The initial diagnosis of STEF is made through a physical examination, especially by looking for discoloration and hyphal mats within the outer shell. A microscopic examination is then performed on samples collected from the eggshell, shell fragments, or embryonic fluid of the affected individual. Structures such as hyphae and conidia are highly associated with fungal infection. A histological examination involves staining of affected tissue to observe extensive fungal growth [4,20]. Fungal isolation and deoxyribonucleic acid (DNA) extraction are performed before polymerase chain reaction (PCR) testing. PCR testing is used to identify specific pathogens [8].

Treatment and Prevention

Figure 3.  Disposal of trash can play a role in reducing spread of disease.  

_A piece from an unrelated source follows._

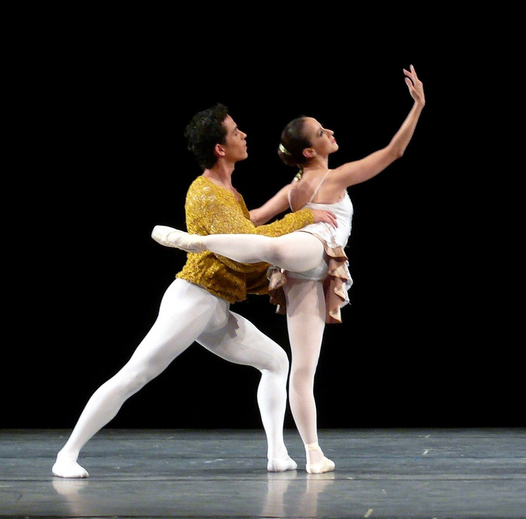 Taller Coreográfico de la UNAM - Temporada 2008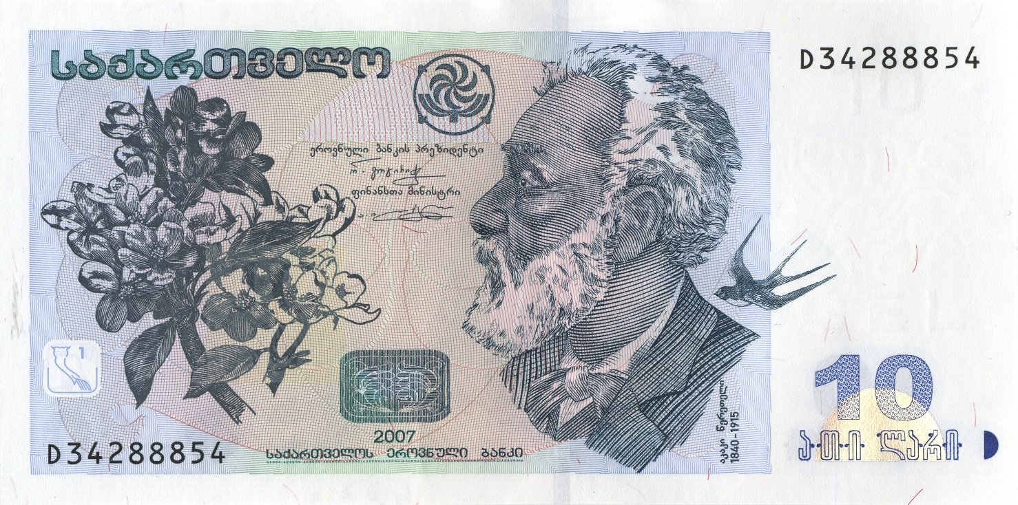 10 Georgian lari

Note. Designed by  Freepik

STEF does not have a specific medication or vaccine. However, previous studies investigating Fusarium infections in immunocompromised patients have found that most Fusarium species are resistant to most antifungal medications [17]. Supporting this, studies on a subadult loggerhead turtle infected with Fusarium solani demonstrated that treatment with a 10% topical iodine-alcohol solution and topical ketoconazole resulted in regression of lesions. Although the pathogen remained resistant to multiple antifungal agents [3]. Another treatment option was presented by Garcia-Hartmann et al., (2017), who used the antifungal agent posaconazole to treat juvenile turtles infected with Fusarium solani.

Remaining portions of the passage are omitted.